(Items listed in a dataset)

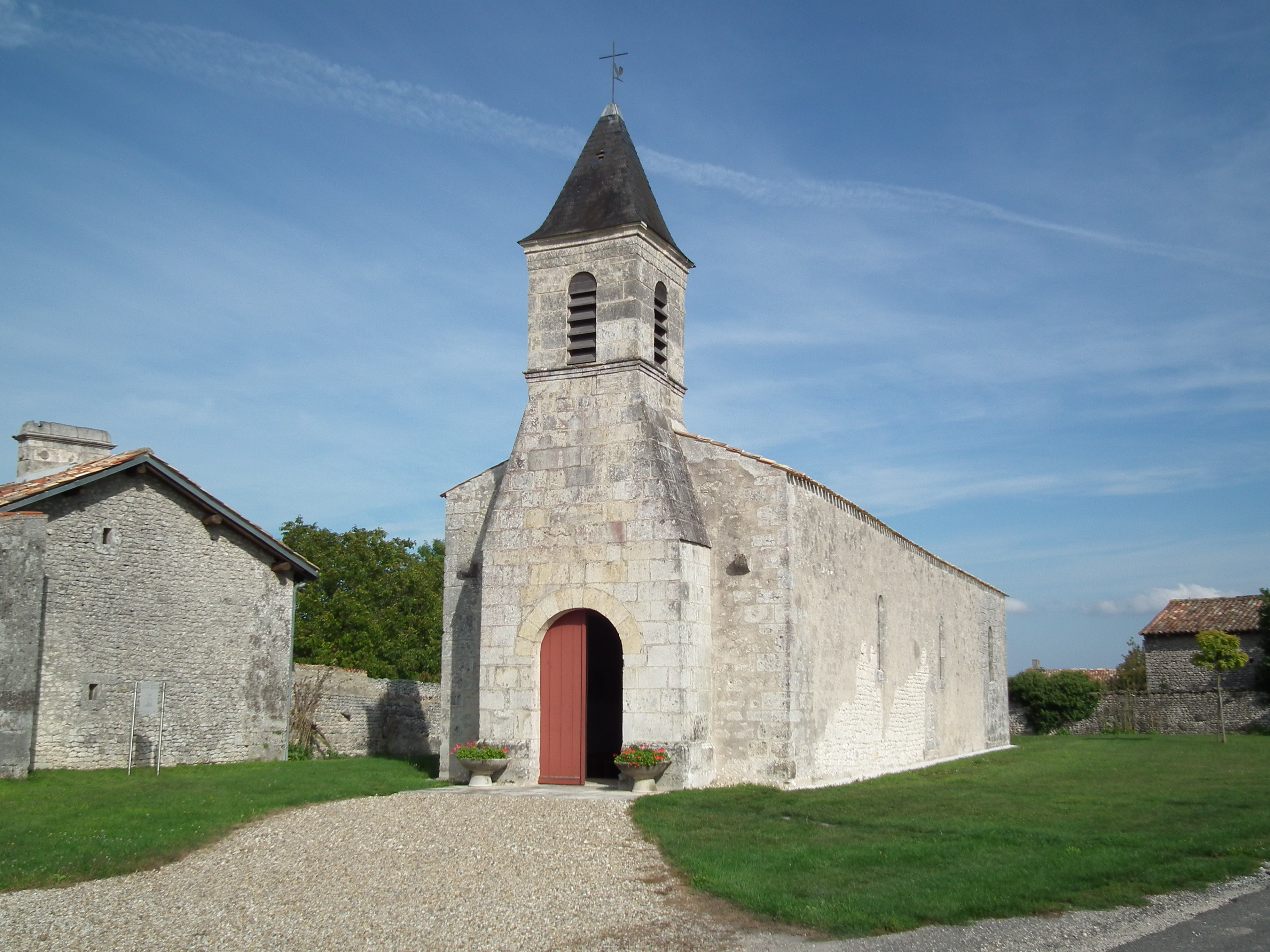 L'église de Saint-Maurice-de-Tavernole
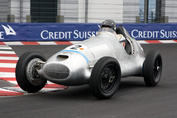 Un des deux exemplaires construites de la CTA-Arsenal de 1947 lors du grand prix historique de Monaco en 2010.
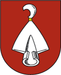 Das Wappen von Osterfingen - ehemalige Gemeinde im Kanton Schaffhausen.
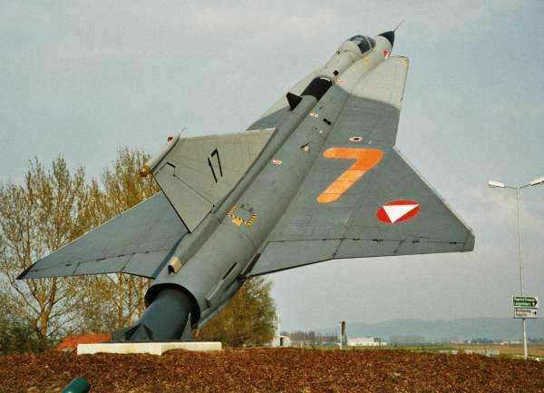 Saab J35 Draken (S/N 35368) in Tulln an der Donau
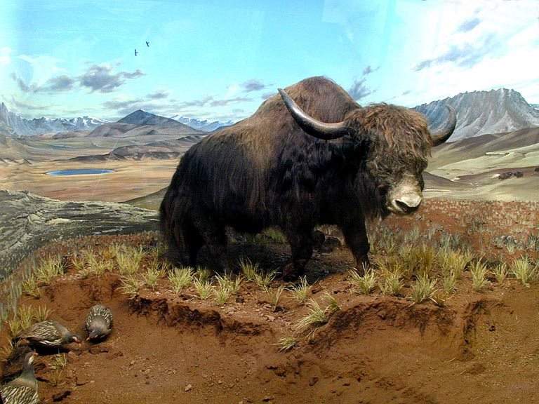 Diorama con yak nel suo habitat naturale, al Museo di storia naturale di Milano
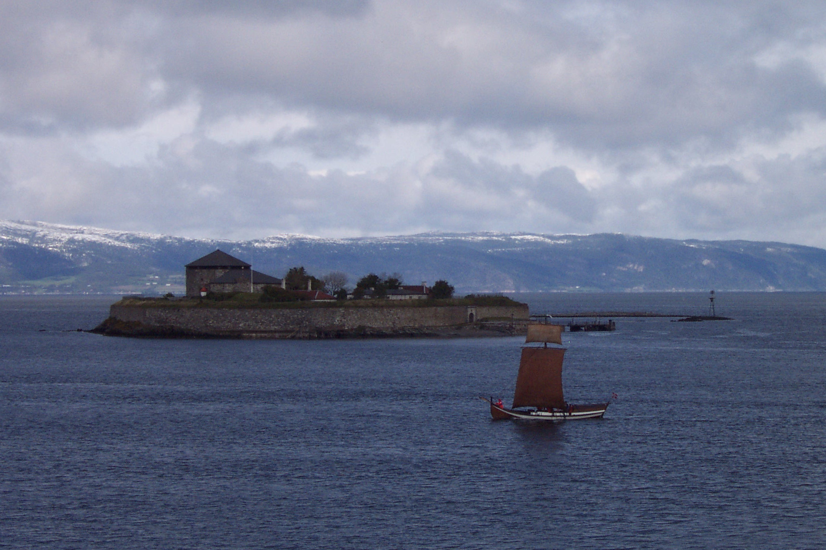 Un drakkar sous voiles à Trondheim en Norvège
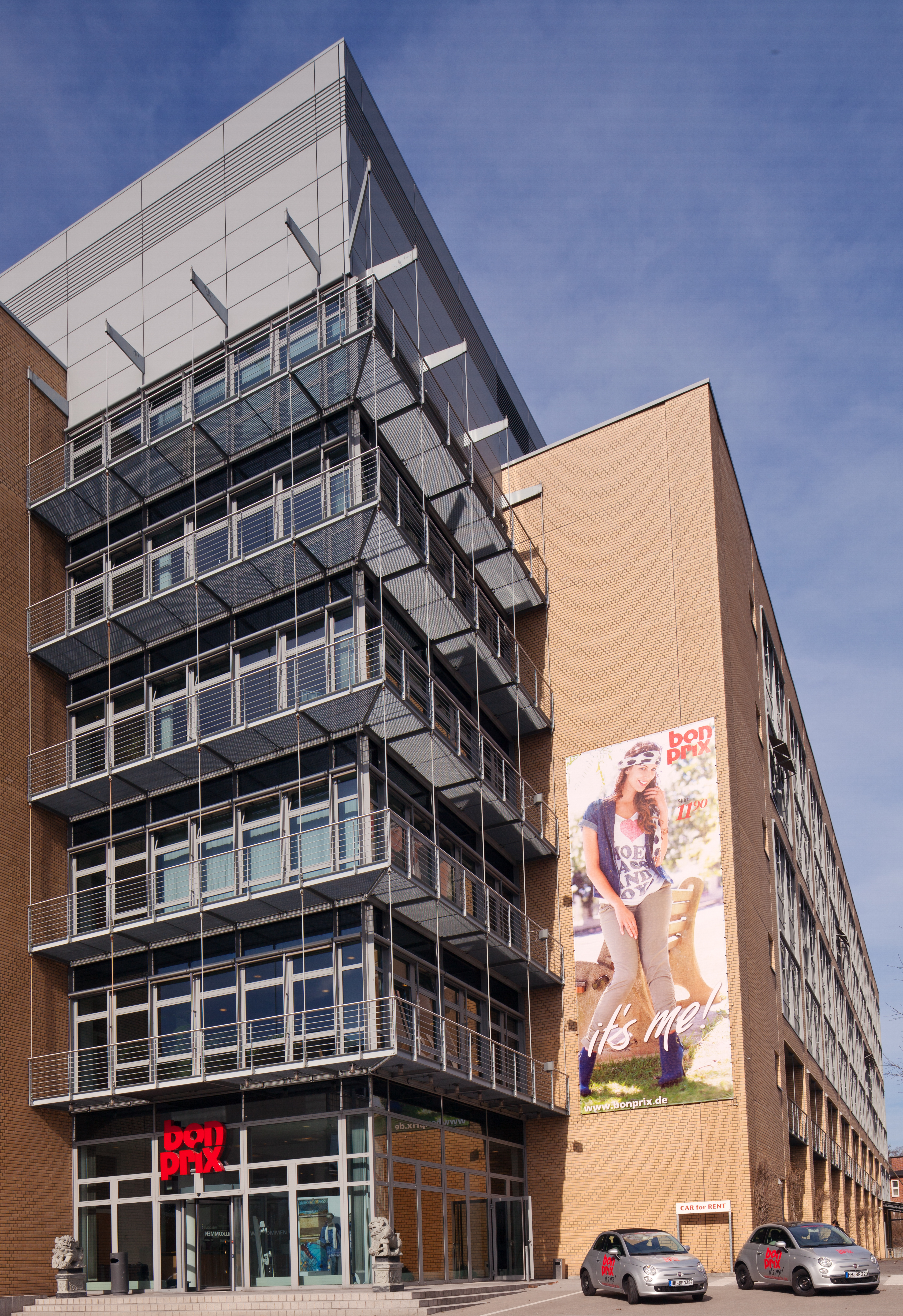 Firmensitz bonprix in Hamburg, Haldesdorfer Straße 61.
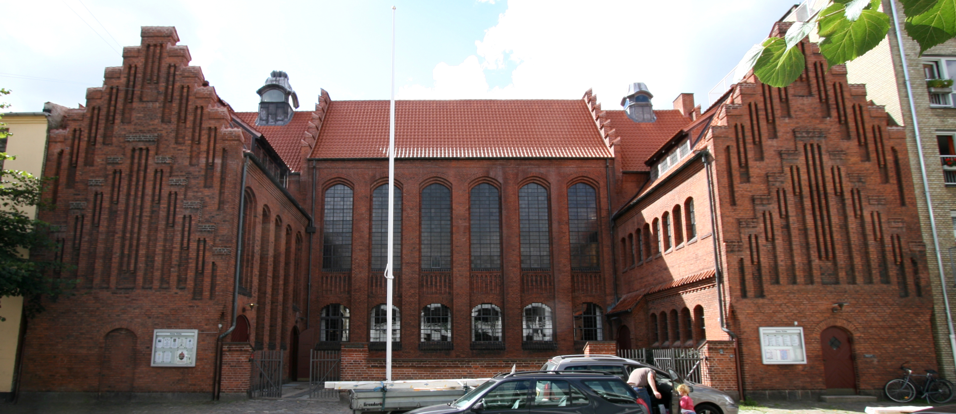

What needs to be done: Reproduce all the data as it stands. The pictures are not part of the copy.

Task output:
 L'église de Saint-Maurice-de-Tavernole
 Un des deux exemplaires construites de la CTA-Arsenal de 1947 lors du grand prix historique de Monaco en 2010.
 Das Wappen von Osterfingen - ehemalige Gemeinde im Kanton Schaffhausen.
 Saab J35 Draken (S/N 35368) in Tulln an der Donau
 Diorama con yak nel suo habitat naturale, al Museo di storia naturale di Milano
 Un drakkar sous voiles à Trondheim en Norvège
 Firmensitz bonprix in Hamburg, Haldesdorfer Straße 61.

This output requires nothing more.